Setting aside the fact that good code never has large blocks of duplicate lines, we can move entirely to the first block, eliminating the need for the second one. The second block – the non-XHTML compliant one – adds only a noscript block. What does the block do? It hides one submit button and adds another one. Both the hidden button and the new one are exactly the same, so I’m not sure what the developer was going for there. We end up with this:

440
441
442
443
444
445
446
447
448
449
450
451
452
		$comment_string = < << COMMENT_FORM
				<div id="recaptcha-submit-btn-area">
				<script type='text/javascript'>
				var sub = document.getElementById('submit');
				sub.parentNode.removeChild(sub);
				document.getElementById('recaptcha-submit-btn-area').appendChild (sub);
				document.getElementById('submit').tabIndex = 6;
				if ( typeof _recaptcha_wordpress_savedcomment != 'undefined') {
						document.getElementById('comment').value = _recaptcha_wordpress_savedcomment;
				}
				document.getElementById('recaptcha_table').style.direction = 'ltr';
				</script>
COMMENT_FORM;

The next change is in recaptchalib.php. If you’re using XHTML Transitional, you don’t need to do this; we’re going to get rid of an iframe element that isn’t valid in XHTML Strict, but is fine in Transitional.
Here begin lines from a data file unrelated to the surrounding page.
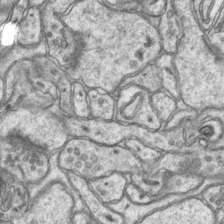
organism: Mouse
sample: CA1 Hippocampus
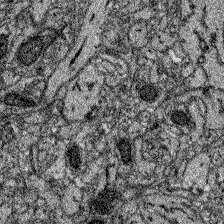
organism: Zebrafish
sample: Larval olfactory bulb
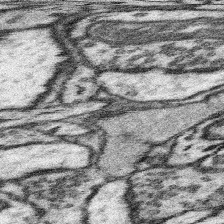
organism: Mouse
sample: Somatosensory cortex neuropil
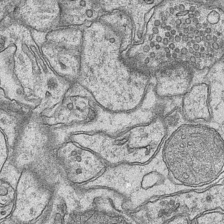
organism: Mouse
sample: CA1 Hippocampus
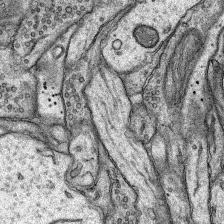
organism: Rat
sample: Hippocampus
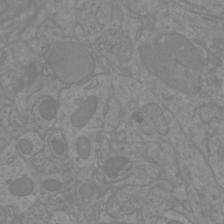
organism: Mouse
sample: Cortical neurons
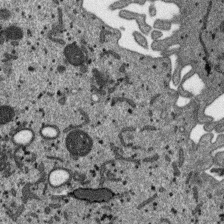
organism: Human
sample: Lung epithelial cells infected with SARS-CoV-2
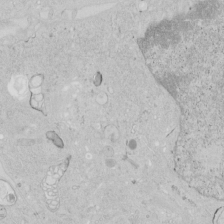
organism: Human
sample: Mitochondria in HCT116 cells
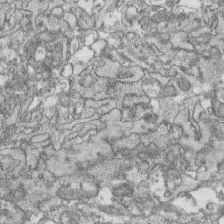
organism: Human
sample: CRL-1474
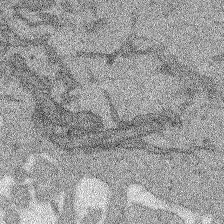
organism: Human
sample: HeLa cells
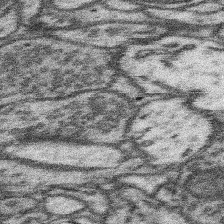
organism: Mouse
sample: Somatosensory cortex neuropil
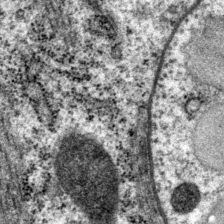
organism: P. pacificus
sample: Pharynx
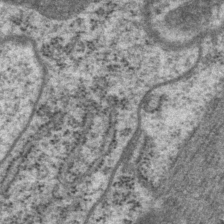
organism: P. pacificus
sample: Pharynx

Replace this code:

120
121
122
123
124
125
126
127
128
129
130
131
132
133
134
135
136
137
138
139
140
  if ($xhtml_compliant) {
     return '<script type="text/javascript" src="'. $server . '/challenge?k=' . $pubkey . $errorpart . '"></script>
 
<noscript>
<div>
<textarea name="recaptcha_challenge_field" rows="3" cols="40"></textarea>
<input type="hidden" name="recaptcha_response_field" value="manual_challenge"/>
</div>
</noscript>';
  }
 
  else {
     return  '<script type="text/javascript" src="'. $server . '/challenge?k=' . $pubkey . $errorpart . '"></script>
 
<noscript>
<iframe src="'. $server . '/noscript?k=' . $pubkey . $errorpart . '" height="300" width="500" frameborder="0"></iframe><br />
<textarea name="recaptcha_challenge_field" rows="3" cols="40"></textarea>
<input type="hidden" name="recaptcha_response_field" value="manual_challenge"/>
</noscript>';
  }
  return $output;

We’re going to switch to the modern object element, leaving the iframe in place for old versions of IE that don’t work nicely. Some versions of IE also need a proprietary value for the classid which breaks other browsers. Since this other stuff is IE only we can hide it in a conditional comment, resulting in two different blocks of code. Also the developer seems to have forgotten about HEREDOC, I’ve put it back in to make things much much simpler:

120
121
122
123
124
125
126
127
128
129
130
131
132
133
134
135
136
137
138
139
140
  return  < << HTML
<script type="text/javascript" src="$server/challenge?k=$pubkey$errorpart">
 
<noscript>
<div>
<!--[if IE]>
<object data="$server/noscript?k=$pubkey$errorpart" height="300" width="500" type="text/html" classid="clsid:25336920-03F9-11CF-8FD0-00AA00686F13">
<iframe src="$server/noscript?k=$pubkey$errorpart" height="300" width="500" frameborder="0"></iframe>
</object>
< ![endif]-->
<!--[if !IE]> < -->
<object data="$server/noscript?k=$pubkey$errorpart" height="300" width="500" type="text/html">
<p>There was an error loading the CAPTCHA.</p>
</object>
<!--> < ![endif]-->
<br />
<textarea name="recaptcha_challenge_field" rows="3" cols="40"></textarea>
<input type="hidden" name="recaptcha_response_field" value="manual_challenge"/>
</div>
</noscript>
HTML;

Note I have not tested this extensively, and this is guaranteed not to work with browsers that don’t support JavaScript and don’t work with the object element. But those people have bigger problems to worry about than commenting on your blog.
Wordpress is causing problems with this code; there are a few places where it’s inserted a space after a < which you’d want to fix if you copied this code.
Thanks to this page for confirming for me that the classid was breaking Firefox.